Repeat the submit steps with this query

  1. Provide the CodeQL query

      cat | docker exec -i mrvacommander-client-ghmrva-1 \
                   sh -c 'cat > /root/work-gh/mrva/gh-mrva/Alu_Mul.ql' <<eof
      /**
       ,* @name findalu
       ,* @description find calls to a function
       ,* @kind problem
       ,* @id cpp-call
       ,* @problem.severity warning
       ,*/
    
      import cpp
    
      from FunctionCall fc
      where
        fc.getTarget().getName() = "alu_mul"
      select fc, "call of alu_mul"
      eof
  2. Submit the mrva job

      docker exec -i mrvacommander-client-ghmrva-1 /usr/local/bin/gh-mrva \
             submit --language cpp --session mirva-session-1490           \
             --list mirva-list                                            \
             --query /root/work-gh/mrva/gh-mrva/Alu_Mul.ql
    • XX:

      server | 2024/09/27 20:03:16 DEBUG Processed request info location="{Key:3 Bucket:packs}" language=cpp server | 2024/09/27 20:03:16 WARN No repositories found for analysis server | 2024/09/27 20:03:16 DEBUG Queueing analysis jobs count=0 server | 2024/09/27 20:03:16 DEBUG Forming and sending response for submitted analysis job id=3

      NO: debug in the server container

        docker exec -it server  /bin/bash
      
        apt-get update
        apt-get install delve
      
        replace
        ENTRYPOINT ["./mrva_server"]
        CMD ["--mode=container"]
    • XX: The dbstore is empty see http://localhost:9001/browser must populate it properly, then save the image.
  3. Check the status

      docker exec -i mrvacommander-client-ghmrva-1 /usr/local/bin/gh-mrva \
             status --session mirva-session-1490

    This time we have results

      ...
      Run name: mirva-session-1490
      Status: succeeded
      Total runs: 1
      Total successful scans: 11
      Total failed scans: 0
      Total skipped repositories: 0
      Total skipped repositories due to access mismatch: 0
      Total skipped repositories due to not found: 0
      Total skipped repositories due to no database: 0
      Total skipped repositories due to over limit: 0
      Total repositories with findings: 7
      Total findings: 618
      Repositories with findings:
        quickfix/quickfixctsjebfd13 (cpp-fprintf-call): 5
        libfuse/libfusectsj7a66a4 (cpp-fprintf-call): 146
        xoreaxeaxeax/movfuscatorctsj8f7e5b (cpp-fprintf-call): 80
        pocoproject/pococtsj26b932 (cpp-fprintf-call): 17
        BoomingTech/Piccoloctsj6d7177 (cpp-fprintf-call): 10
        tdlib/telegram-bot-apictsj8529d9 (cpp-fprintf-call): 247
        WinMerge/winmergectsj101305 (cpp-fprintf-call): 113
  4. Download the sarif files, optionally also get databases.

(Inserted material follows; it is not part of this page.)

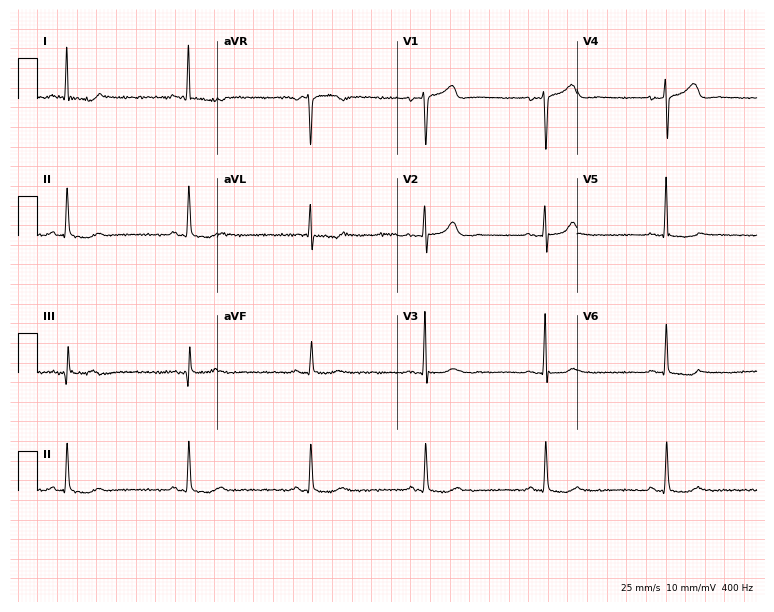
Standard 12-lead ECG recorded from an 84-year-old female. None of these six findings is recorded: first-degree AV block, right bundle branch block, left bundle branch block, sinus bradycardia, atrial fibrillation, sinus tachycardia.

      docker exec -i mrvacommander-client-ghmrva-1 /usr/local/bin/gh-mrva \
             download --session mirva-session-1490                        \
             --download-dbs                                               \
             --output-dir mirva-session-1490
    
      # And list them:
      \ls -la *1490*
  5. Use the SARIF Viewer plugin in VS Code to open and review the results.

    Prepare the source directory so the viewer can be pointed at it

      cd ~/work-gh/mrva/gh-mrva/mirva-session-1490
    
      unzip -qd BoomingTech_Piccoloctsj6d7177_1_db BoomingTech_Piccoloctsj6d7177_1_db.zip 
    
      cd BoomingTech_Piccoloctsj6d7177_1_db/codeql_db/
      unzip -qd src src.zip

    Use the viewer

      code BoomingTech_Piccoloctsj6d7177_1.sarif
    
      # For lauxlib.c, point the source viewer to 
      find ~/work-gh/mrva/gh-mrva/mirva-session-1490/BoomingTech_Piccoloctsj6d7177_1_db/codeql_db/src/home/runner/work/bulk-builder/bulk-builder -name lauxlib.c
    
      # Here: ~/work-gh/mrva/gh-mrva/mirva-session-1490/BoomingTech_Piccoloctsj6d7177_1_db/codeql_db/src/home/runner/work/bulk-builder/bulk-builder/engine/3rdparty/lua-5.4.4/lauxlib.c
  6. (optional) Large result sets are more easily filtered via dataframes or spreadsheets. Convert the SARIF to CSV if needed; see sarif-cli.

Running the CodeQL VS Code plugin

  • XX: include the custom codeql plugin in the container.

Ending the session

Shut down docker via

  cd ~/work-gh/mrva/mrvacommander
  docker-compose -f docker-compose-demo.yml down

Footnotes

1The csvkit can be installed into the same Python virtual environment as the qldbtools.